Molecular Mechanism and Cannabinoid Pharmacology.

 “Since antiquity, Cannabis has provoked enormous intrigue for its potential medicinal properties as well as for its unique pharmacological effects.

The elucidation of its major cannabinoid constituents, Δ9-tetrahydrocannabinol (THC) and cannabidiol (CBD), led to the synthesis of new cannabinoids (termed synthetic cannabinoids) to understand the mechanisms underlying the pharmacology of Cannabis.

These pharmacological tools were instrumental in the ultimate discovery of the endogenous cannabinoid system, which consists of CB1 and CB2 cannabinoid receptors and endogenously produced ligands (endocannabinoids), which bind and activate both cannabinoid receptors.

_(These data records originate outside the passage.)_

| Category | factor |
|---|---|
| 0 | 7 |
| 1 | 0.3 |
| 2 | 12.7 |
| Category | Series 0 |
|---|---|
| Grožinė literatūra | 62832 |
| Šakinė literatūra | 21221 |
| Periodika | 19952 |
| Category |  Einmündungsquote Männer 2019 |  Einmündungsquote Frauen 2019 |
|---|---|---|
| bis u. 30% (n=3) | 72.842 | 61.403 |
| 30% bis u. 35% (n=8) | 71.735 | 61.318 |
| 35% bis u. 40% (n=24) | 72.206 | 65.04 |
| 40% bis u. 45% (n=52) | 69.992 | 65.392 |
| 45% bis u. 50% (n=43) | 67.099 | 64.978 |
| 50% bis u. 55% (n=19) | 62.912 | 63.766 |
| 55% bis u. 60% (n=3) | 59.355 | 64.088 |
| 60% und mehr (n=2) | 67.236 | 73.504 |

CB1 receptors mediate the cannabimimetic effects of THC and are highly expressed on presynaptic neurons in the nervous system, where they modulate neurotransmitter release. In contrast, CB2 receptors are primarily expressed on immune cells.

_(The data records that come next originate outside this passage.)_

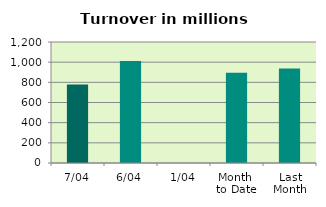
| Category | Series 0 |
|---|---|
| 7/04 | 779.188 |
| 6/04 | 1011.662 |
| 1/04 | 0 |
| Month 
to Date | 895.425 |
| Last
Month | 937.305 |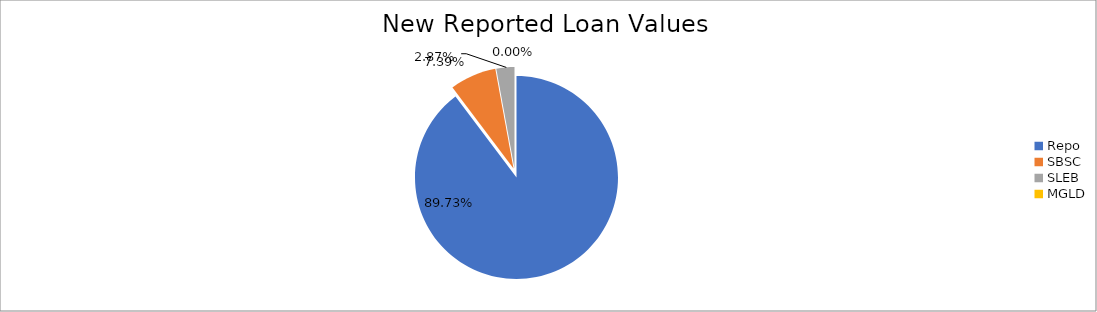
| Category | Series 0 |
|---|---|
| Repo | 11343079.454 |
| SBSC | 934591.062 |
| SLEB | 363035.844 |
| MGLD | 321.994 |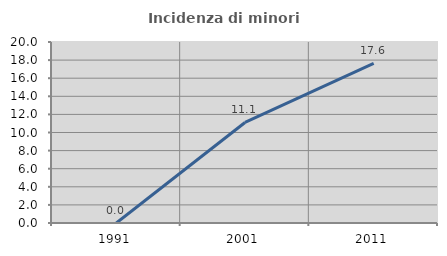
| Category | Incidenza di minori stranieri |
|---|---|
| 1991.0 | 0 |
| 2001.0 | 11.111 |
| 2011.0 | 17.647 |

The endocannabinoids are tightly regulated by biosynthetic and hydrolytic enzymes. Accordingly, the endocannabinoid system plays a modulatory role in many physiological processes, thereby generating many promising therapeutic targets.

An unintended consequence of this research was the emergence of synthetic cannabinoids sold for human consumption to circumvent federal laws banning Cannabis use. Here, we describe research that led to the discovery of the endogenous cannabinoid system and show how knowledge of this system benefitted as well as unintentionally harmed human health.”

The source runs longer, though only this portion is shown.